The first city at the lower end of the map is New Friendship. Now, inasmuch as love may be due to esteem, to gratitude, or to inclination, there are three cities called Tenderness, each situated on one of three different rivers that are approached by three distinct routes. In the same manner, therefore, that we speak of Cumes on the Ionian Sea and Cumes on the Sea of Tyrrhinth, so is there Tenderness-on-Inclination, Tenderness-on-Esteem, and Tenderness-on-Gratitude. Yet, as the affection which is due to inclination needs nothing to complete it, there is no stopping place on the way from New Friendship there. But to go from New Friendship to Tenderness-on-Esteem is very different. Along the banks are as many villages as there are things little and big which create that esteem of which affection is the flower. From New Friendship the river flows to a place called Great Wit, because it is there that esteem generally begins. Beyond are the agreeable hamlets of Pretty Verses and Billets Doux, after which come the larger towns of Sincerity, Big Heart, Honesty, Generosity, Respect, Punctuality, and Kindness. On the other hand, to go from New Friendship to Tenderness-on-Gratitude, the first place reached is Complaisance, then come the borough of Submission, and, next, Delicate-Attentions. From the latter Assiduousness is reached and, finally, Great Services. This place, probably because there are so few that get there is the smallest of all. But adjoining it is Obedience and contiguous is Constancy. That is the most direct route to Tenderness-on-Gratitude. Yet, as there are no routes in which one may not lose one’s way, so, if, after leaving New Friendship, you went a little to the right or a little to the left, you would get lost also. For if, in going from Great Wit, you took to the right, you would reach Negligence, keeping on you would get to Inequality, from there you would pass to Lukewarm and Forgetfulness, and presently you would be on the lake of Indifference. Similarly if, in starting from New Friendship you took to the left, one after another you would arrive at Indiscretion, Perfidiousness, Pride, Tittle-Tattle, Wickedness and, instead of landing at Tenderness-on-Gratitude, you would find yourself at Enmity, from which no boats return.
The vogue of Astrée was enormous. That of Clélie exceeded it. Throughout Europe, wherever lovers were, the map of the Pays du Tendre was studied. But its indications, otherwise excellent, did not prevent Mlle. de Scudéry from reaching Emnity herself. The Abbé d’Aubignac produced a history of the Kingdom of Coquetry in which were described Flattery Square, Petticoat Lane, Flirtation Avenue, Sweet Kiss Inn, the Bank of Rewards and the Church of Good-by. Between the abbé and the demoiselle a conversation ensued relative to the priority of the idea. It was their first and their last. The one real hatred is literary hate.

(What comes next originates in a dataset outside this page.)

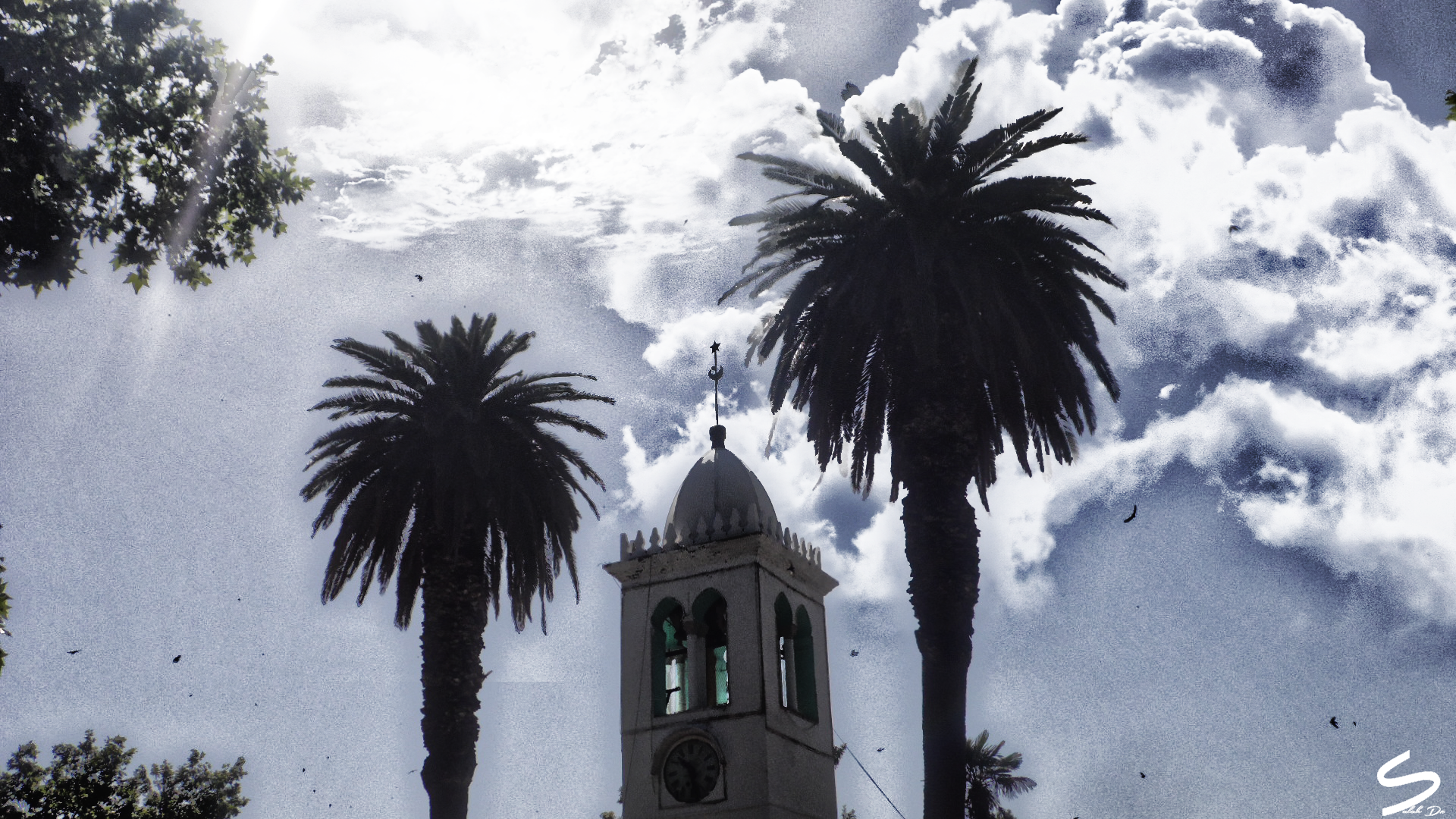 ساعة مليانة

Meanwhile the puerilities of Clélie platitudinously repeated across the Channel, resulted at Berlin in the establishment of an Academy of True Love. Then, into the entire nonsense, the Cid blew virilly a resounding note.

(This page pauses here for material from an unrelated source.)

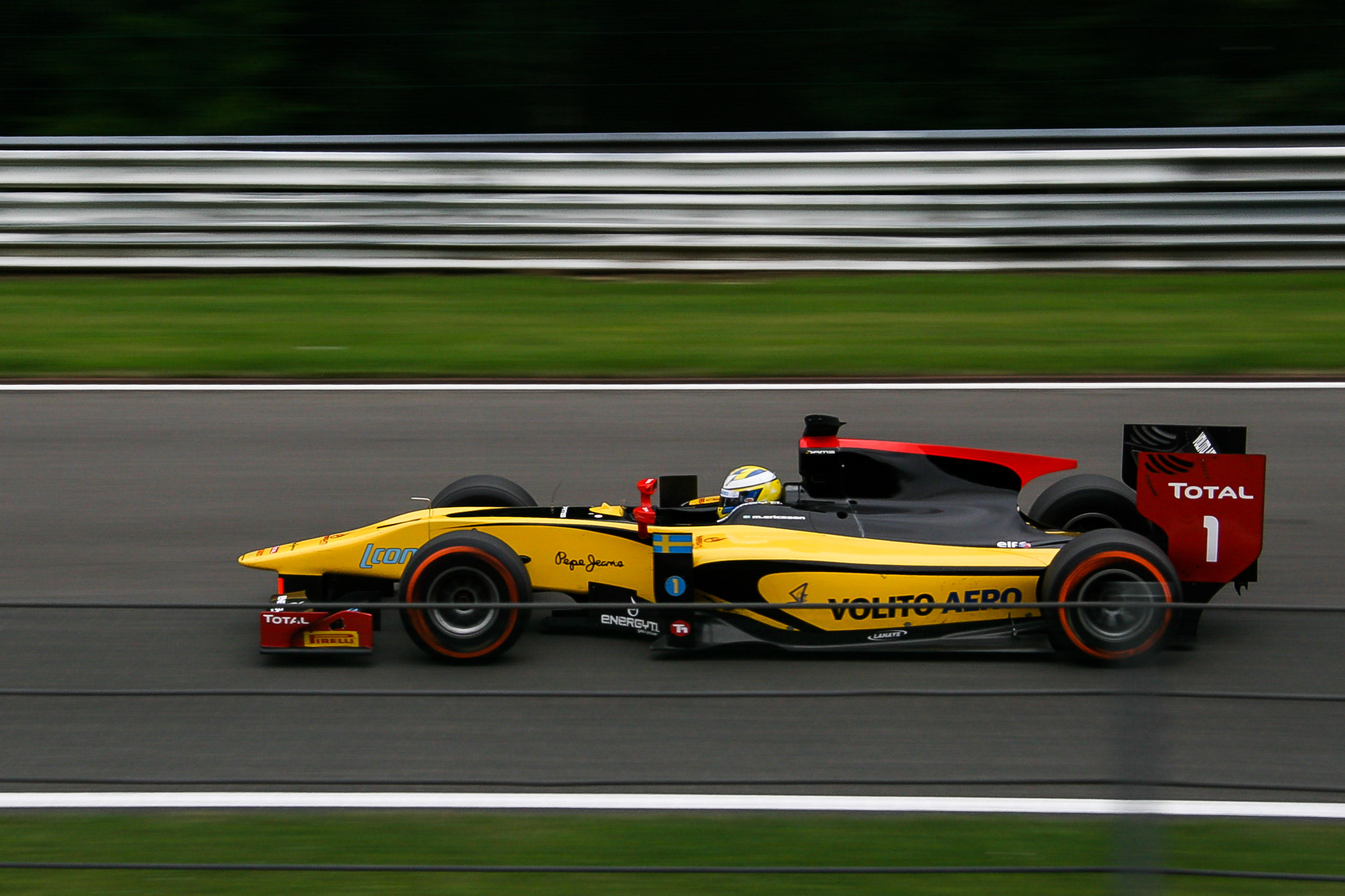 Marcus Ericsson beim Hauptrennen im Belgien 2013

In that splendid drama of Corneille, Rodrigue and Chimène, the hero and heroine, are to love what martyrs were to religion, all in all for it and for nothing else whatever. They moved to the clash of swords, to the clatter of much duelling, a practice which Richelieu opposed. Said Boileau:
En vain contre le Cid un ministre se ligue,
Tout Paris pour Chimène a les yeux de Rodrigue.
They merited the attention. Theirs was real love, a love struggling between duty and fervor, one that effected the miracle of an interchange of soul, transferring the entity of the beloved into the heart of the lover and completed at last by a union entered into with the pride of those who recognize above their own will no higher power than that of God. Admirable and emulative the beauty of it passed into a proverb: – “C’est beau comme le Cid.”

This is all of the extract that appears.